Spiritual Friendship

Aelred, the Abbot of Rievaulx (1109–66), the son of a married priest at Hexham, the ‘Bernard of the North’, entitled his most famous work Spiritual Friendship. Friendship is an excellent way of learning to love but the word occurs rarely in the ancient Christian writers, except for John Cassian (Conference XVI. ‘First Conference of Abbot Joseph on Friendship’ in Nicene and Post-Nicene Fathers, p451). Aware of its pitfalls and dangers these Cistercians used the concept of friendship as a place of meeting with the Lord, to which he would sometimes come to give the grace of love to a heart he had already drawn to himself. Paraphrasing the well-known saying of St John, Aelred wrote: ‘God is friendship and he who lives in friendship lives in God and God lives in him.’ Influenced by the pagan philosopher Cicero’s De Amicitia, Aelred developed his thesis within the framework of many biblical examples resulting in a deeply Christian understanding of love and friendship, both of which are founded on the love of God. The affections must be seasoned with the ‘honey of Jesus’ and ‘salted with the salt of Holy Scripture’. This understanding is rooted in Aelred’s own monastic experience.

Link

The Spiritual Friendship is linked with his other work the Mirror of Charity where towards the end spiritual friendship is represented as a foretaste of heaven, since it is there that love achieves its fullest effect and reaches ‘fruition’. Aelred’s quote from Cicero confirms this, ‘Friendship is agreement on all things sacred and profane, accompanied by goodwill and love’. In its ideal Christian form, friendship will thus be charity when it meets with perfect response and is the reason why it offers us in anticipation an image of what we shall find eternally in God, an image that needs grace to expand it but also which will be the ground and safeguard of grace in us. True friendship is a real virtue and is akin to the highest wisdom. Where we love after the Christian fashion, and pray to Christ for our friends, we pass directly from their friendship to his.

Continuity

Aelred sees a continuity between a person’s love for friends and the love of God, but he is aware that false expressions of love can emerge when cupidity replaces love. It becomes counterfeit when it becomes ‘self-interested’ or ‘careerist’. True spiritual friendship effects a communion between two people so that their hearts grow and open to love and prayer at the same moment. By means of friendship prayer can be enkindled and burn in the heart and the end of all true friendship is to make one’s friendship with Jesus central to one’s life. Friendship with Jesus is the aim of all fraternal life and he describes how through grace, friendship between the brothers leads into friendship with Jesus. Teresa of Avila said that Christ Jesus dwelling within as a friend and affectionate guide in all the holy contemplatives is the only way to advance. St John tells us to love one another for love is of God. It is this continuity, which helps Christians to affirm that we can be friends with God or with Jesus. Friendship with Jesus, who called us friends, which is at the heart of the spiritual life, is mirrored and foreshadowed in our human friendships.

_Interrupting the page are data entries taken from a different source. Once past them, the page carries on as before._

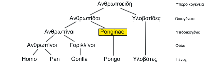 Το φυλογενετικό δέντρο των Ανθρωποειδών
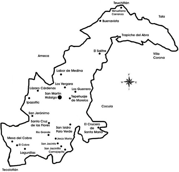 San Martín Hidalgo y sus Comunidades.
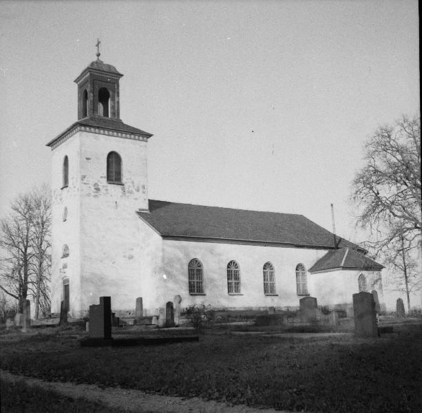 Nårunga kyrka

Taking special pleasure in the company of friends is compatible with the highest degree of Christian perfection. Jesus loved John, Mary, Martha, and Lazarus, and this probably means that he found their company congenial. While we are to love everyone, it is good to have friends to whom we can open our hearts in confidence and trust as Jesus had Mary, Martha and Lazarus. However, at all times Aelred’s concern is that his monks are faithful to their vows of poverty, chastity and obedience, because he is too conscious of the temptations to let friendship descend from the spiritual into the physical. He writes to a hermit nun bluntly of ‘the effrontery of some who, grown old in uncleanness, will not even forego the company of undesirable persons … my purpose in making these observations has been to make you aware of the care you must take to preserve your chastity. Yet, although it is the flower and adornment of all the virtues, it withers and fades away without humility.’

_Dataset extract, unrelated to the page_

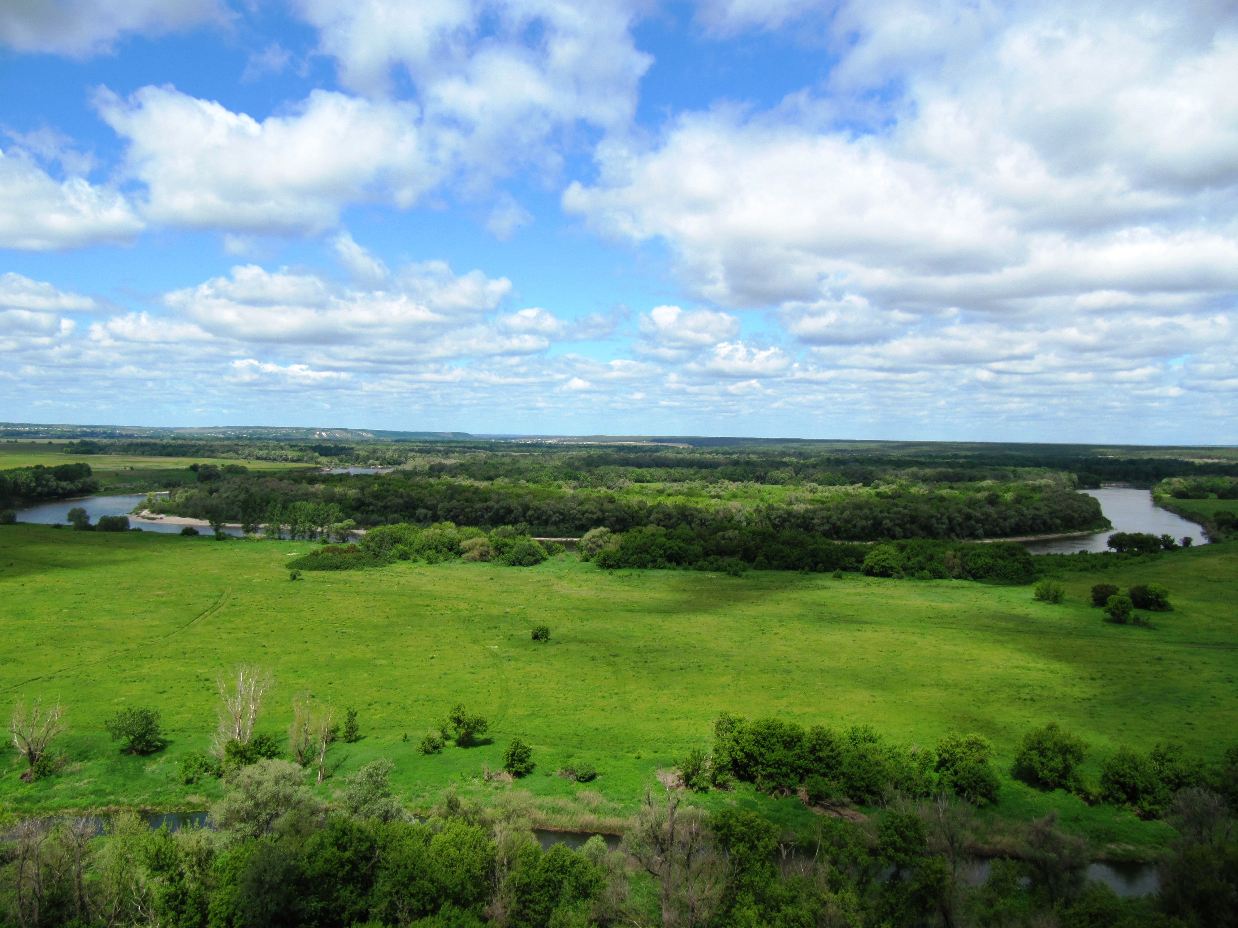 На переднем плане – река Тихая Сосна, на заднем – Дон.

In friendship are joined honour and charm, truth and joy, sweetness and goodwill, affection and action. And all these take their beginning from Christ, advance through Christ, and are perfected in Christ. Therefore, not too unnatural or too steep does the ascent appear from Christ, as the inspiration of the love by which we love our friends, as Christ giving himself to us as our Friend for us to love, so that charm may follow upon charm, sweetness upon sweetness, and affection upon affection. And thus, friend cleaving to friend in the spirit of Christ, is made with Christ but one heart and one soul, and so mounting aloft through degrees of love to friendship with Christ.

Arthur Middleton is a Tutor at St Chad’s College, Durham.